___ Given entries
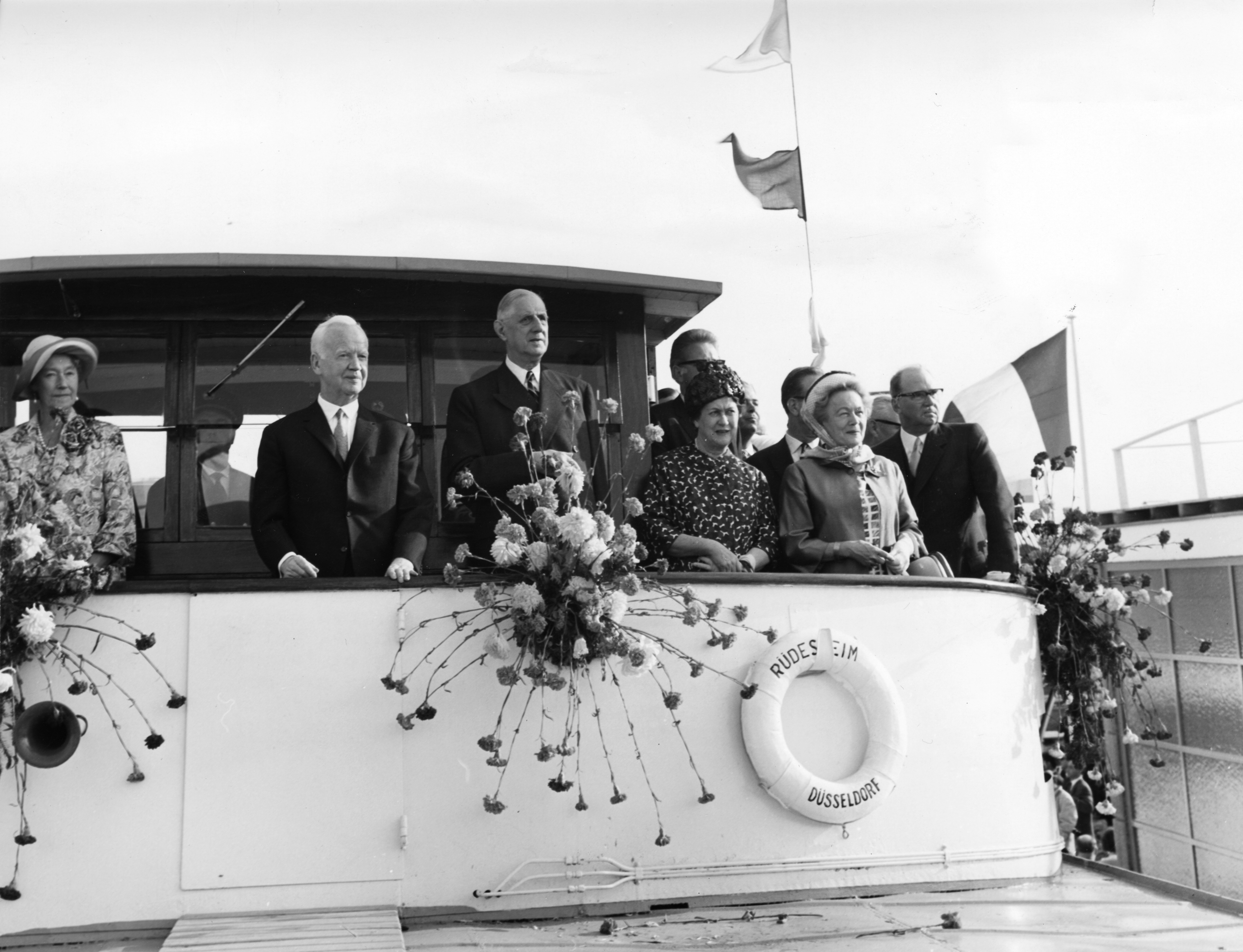 Original caption: "Einweihung des Mosel-Schifffahrtsweges 1964. (Mosel; Staatsoberhäupter; Schleuse Trier) "
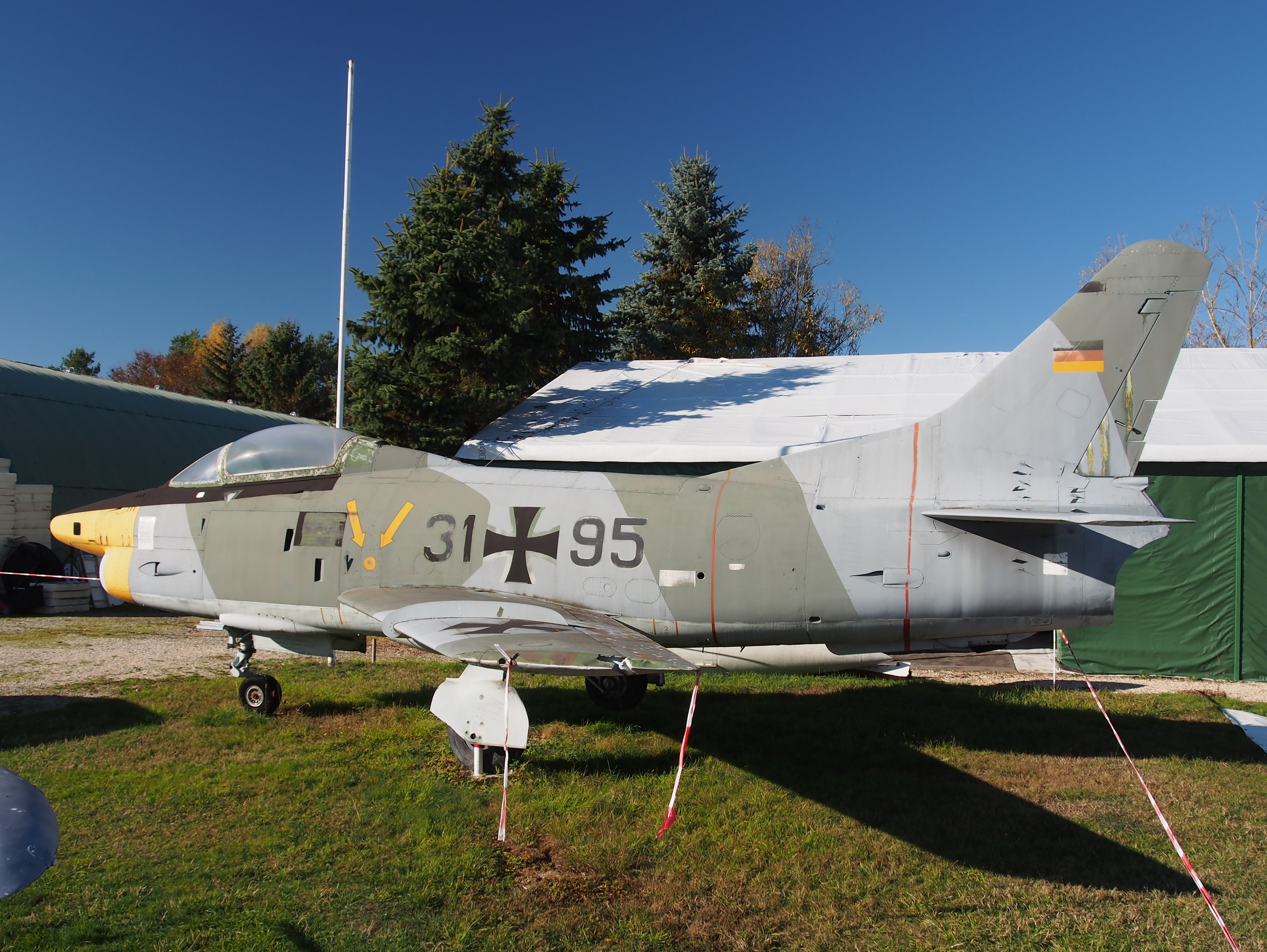 Photographed at the Luftfahrtmuseum Villingen-Schwenningen.
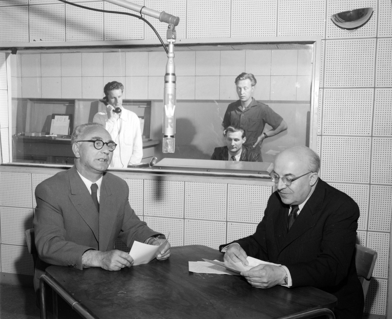 Der Wiener Bürgermeister Franz Jonas bei einer Ansprache im Studio des Senders Rot-Weiß-Rot. Mit am Tisch sitzt der Kommentator Vincenz Ludwig Ostry. Im Hintergrund ist der Regie- und Kontrollraum mit Technikern zu sehen.
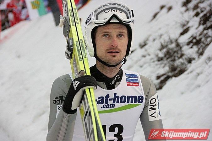 Jakub Janda podczas konkursu indywidualnego mężczyzn na skoczni normalnej w ramach Mistrzostw Świata 2013.
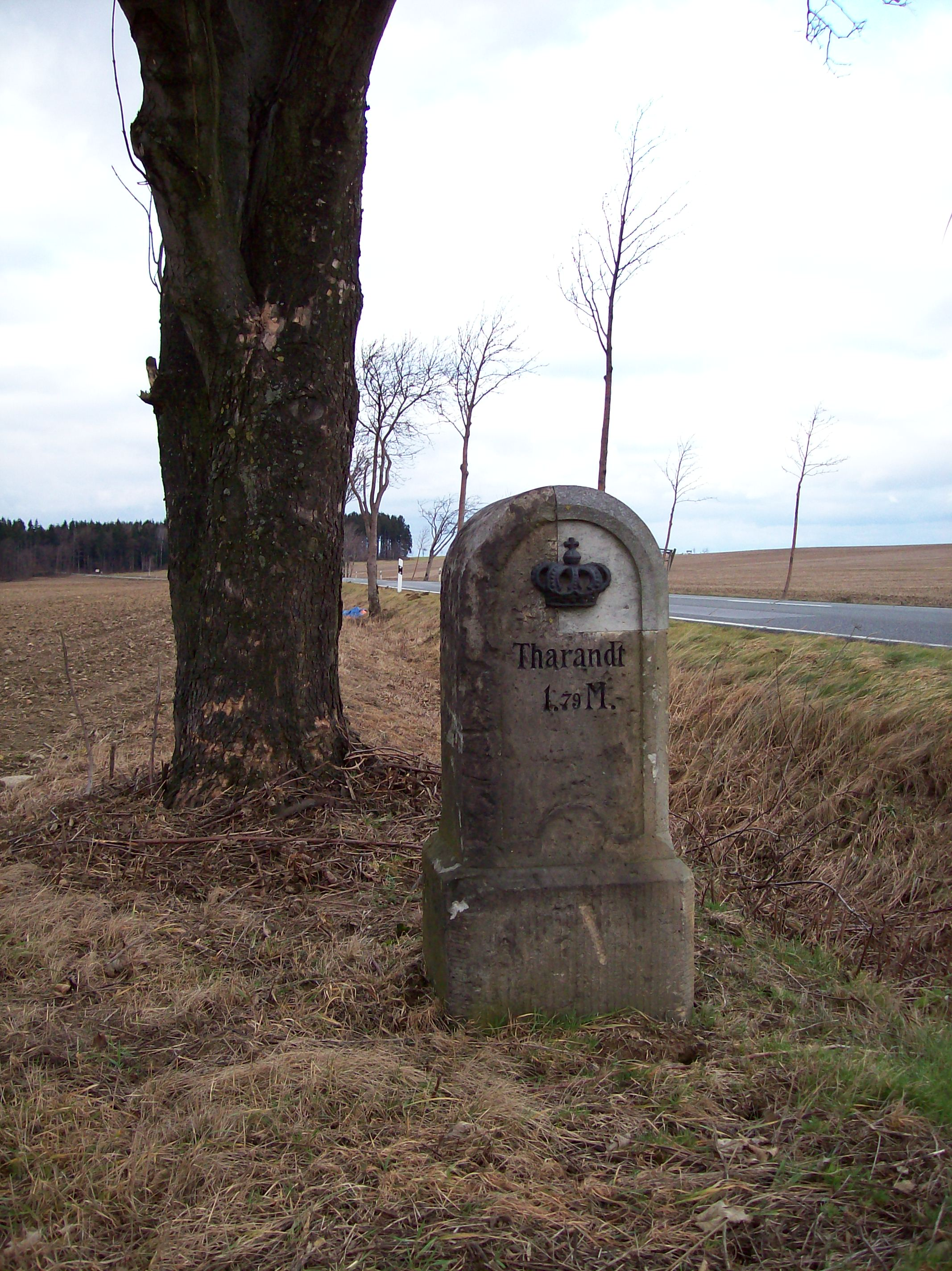 Königlich-sächischer Ganzmeilenstein an der Staatsstraße in Obercolmnitz
______
_Work order_:
Every entry above needs to be copied exactly, apart from its pictures.

_Response_:
 Original caption: "Einweihung des Mosel-Schifffahrtsweges 1964. (Mosel; Staatsoberhäupter; Schleuse Trier) "
 Photographed at the Luftfahrtmuseum Villingen-Schwenningen.
 Der Wiener Bürgermeister Franz Jonas bei einer Ansprache im Studio des Senders Rot-Weiß-Rot. Mit am Tisch sitzt der Kommentator Vincenz Ludwig Ostry. Im Hintergrund ist der Regie- und Kontrollraum mit Technikern zu sehen.
 Jakub Janda podczas konkursu indywidualnego mężczyzn na skoczni normalnej w ramach Mistrzostw Świata 2013.
 Königlich-sächischer Ganzmeilenstein an der Staatsstraße in Obercolmnitz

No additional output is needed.